Timothy Bradford
When Timothy Bradford Jr. was a small child, he thought farmers had magical powers.
“I watched my dad plant seeds in the ground, and then a few days later crops would emerge,” Bradford remembers. “From that point on, I became enamored with how plants grow – how that tall plant can come from this small seed.”
That childlike wonder parlayed into a passion for agricultural education.
Bradford grew up in agricultural family. His father, Timothy Bradford, Sr., taught agriculture in high schools and vocational centers for 23 years. Both men now farm the family land in Isola, a small town in the heart of the Mississippi Delta. They grow mostly butterbeans, peas and watermelons on land that’s been in the Bradford family for 150 years.
The younger Bradford’s fascination with farming led him to follow in his father’s footsteps to a career in agricultural education. He teaches as a plant and soil sciences instructor in the new precision agriculture certificate program in Mississippi State’s College of Agriculture and Life Sciences.
At age 17, Bradford began working for the U.S. Department of Agriculture spending summers traveling as a soil scientist to places like Wyoming, Florida and Pennsylvania. After graduating from Hinds Community College with an associate’s degree, he came to ݮƵwhere he completed bachelor’s, master’s and doctoral degrees all focused on some aspect of agriculture.
His Ph.D. work brought his passion for teaching ag to the foreground. For his dissertation, he evaluated how students best learn agronomy. He worked with students across three high schools, separating the students into two groups with one group receiving lecture only and the other having classes outside and growing crops in a high tunnel.
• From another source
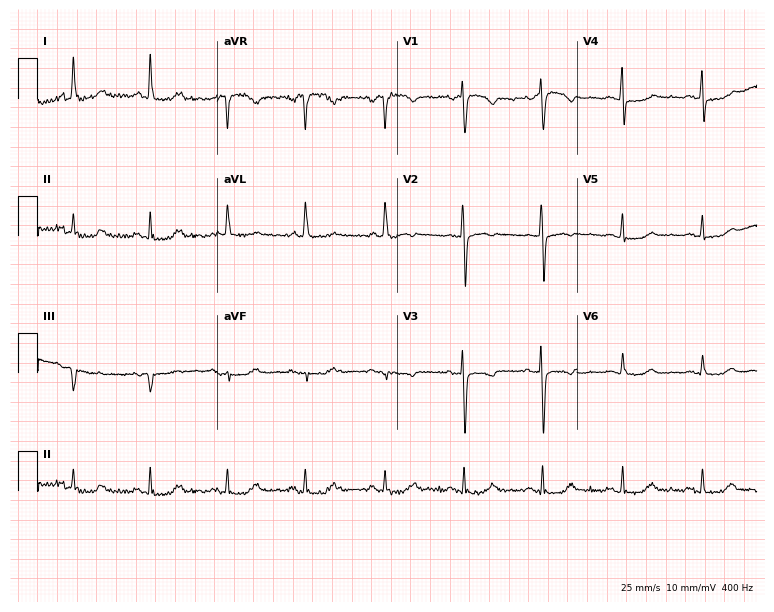
Standard 12-lead ECG recorded from a 62-year-old female patient. None of these six findings is recorded: first-degree AV block, right bundle branch block (RBBB), left bundle branch block (LBBB), sinus bradycardia, atrial fibrillation (AF), sinus tachycardia. Other findings, if any, are not listed.

“Students who had access to the high tunnel scored at least 12 points higher overall than the group that received the lecture only,” he says, adding that the higher-scoring students also started a garden club.
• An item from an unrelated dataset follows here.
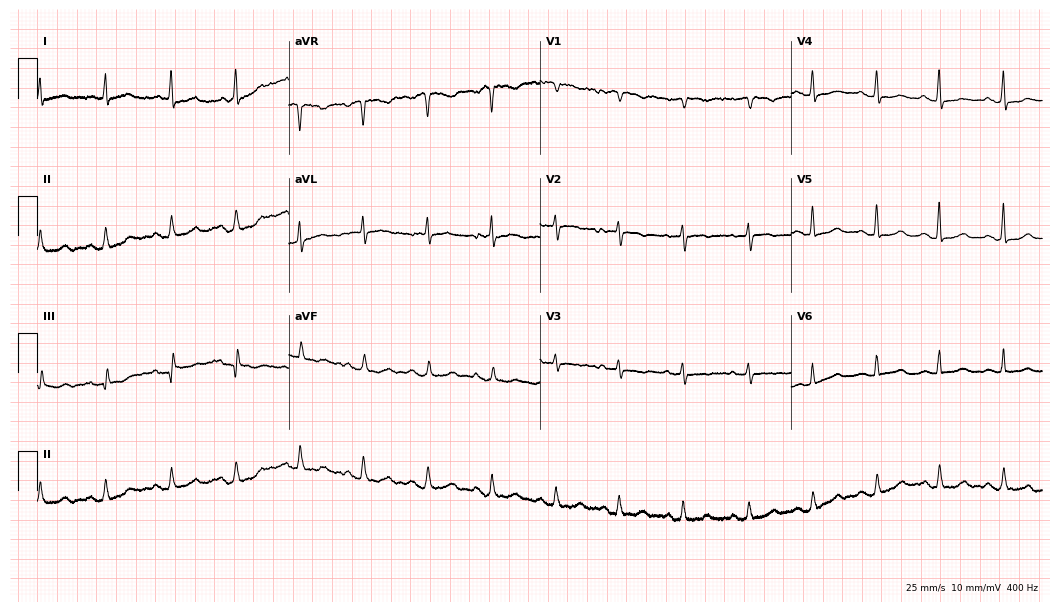
12-lead ECG (10.2-second recording at 400 Hz) from a female patient, 64 years old. Labelled as a normal ECG.

Bradford brings that hands-on approach into the lab at MSU.
“Precision ag is decision ag. It’s about trying to quantify the unseen. In the lab, we practice evaluating all of the unknowns in any given field with the end goal of making the best decisions possible for each specific scenario,” he says. “My teaching goal is to provide students with real-world experience in precision ag that enables them to think critically and have the confidence and skill set to apply different concepts of precision ag in actual field settings.”